> [Work instructions]: Transcribe each record exactly, but omit pictures.

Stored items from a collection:
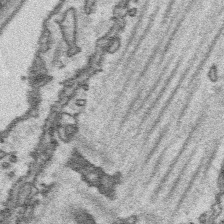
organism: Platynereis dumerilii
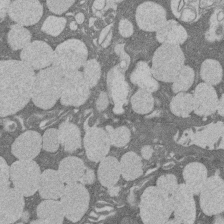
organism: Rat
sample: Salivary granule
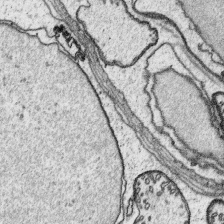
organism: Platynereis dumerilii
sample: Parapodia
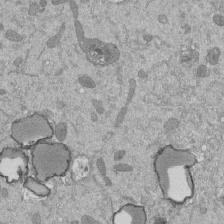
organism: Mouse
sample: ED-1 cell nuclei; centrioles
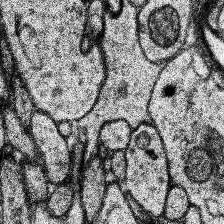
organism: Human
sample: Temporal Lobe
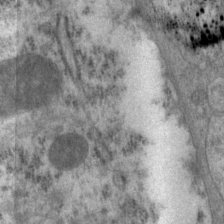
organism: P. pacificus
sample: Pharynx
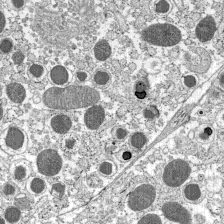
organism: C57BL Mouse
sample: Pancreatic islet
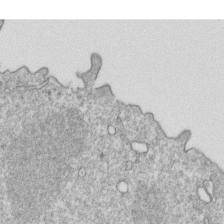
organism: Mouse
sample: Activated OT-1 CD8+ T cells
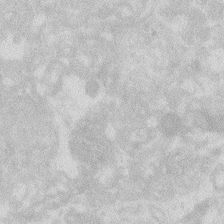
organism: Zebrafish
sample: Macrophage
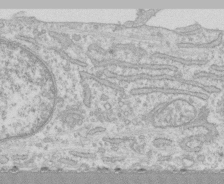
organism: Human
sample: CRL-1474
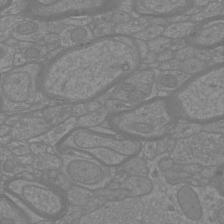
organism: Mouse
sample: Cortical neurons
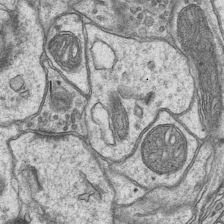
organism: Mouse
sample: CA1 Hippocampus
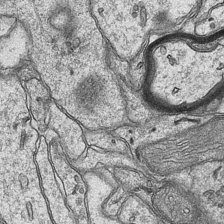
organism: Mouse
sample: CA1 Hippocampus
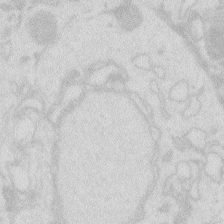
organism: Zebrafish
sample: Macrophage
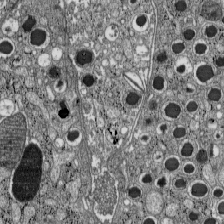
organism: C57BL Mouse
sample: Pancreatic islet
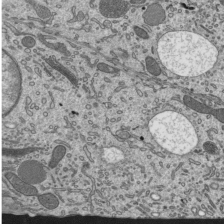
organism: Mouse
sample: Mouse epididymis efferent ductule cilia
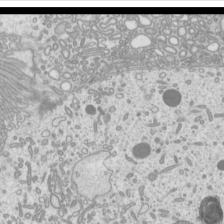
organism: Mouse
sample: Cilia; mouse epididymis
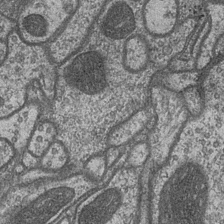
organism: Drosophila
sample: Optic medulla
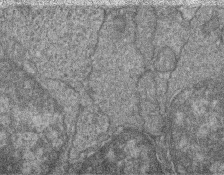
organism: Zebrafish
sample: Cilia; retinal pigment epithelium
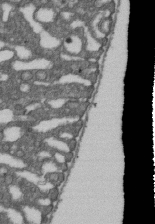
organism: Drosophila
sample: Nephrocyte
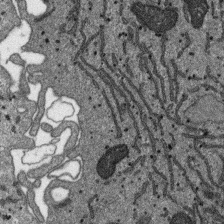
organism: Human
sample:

> [Written response]:
organism: Platynereis dumerilii
organism: Rat
sample: Salivary granule
organism: Platynereis dumerilii
sample: Parapodia
organism: Mouse
sample: ED-1 cell nuclei; centrioles
organism: Human
sample: Temporal Lobe
organism: P. pacificus
sample: Pharynx
organism: C57BL Mouse
sample: Pancreatic islet
organism: Mouse
sample: Activated OT-1 CD8+ T cells
organism: Zebrafish
sample: Macrophage
organism: Human
sample: CRL-1474
organism: Mouse
sample: Cortical neurons
organism: Mouse
sample: CA1 Hippocampus
organism: Mouse
sample: CA1 Hippocampus
organism: Zebrafish
sample: Macrophage
organism: C57BL Mouse
sample: Pancreatic islet
organism: Mouse
sample: Mouse epididymis efferent ductule cilia
organism: Mouse
sample: Cilia; mouse epididymis
organism: Drosophila
sample: Optic medulla
organism: Zebrafish
sample: Cilia; retinal pigment epithelium
organism: Drosophila
sample: Nephrocyte
organism: Human
sample:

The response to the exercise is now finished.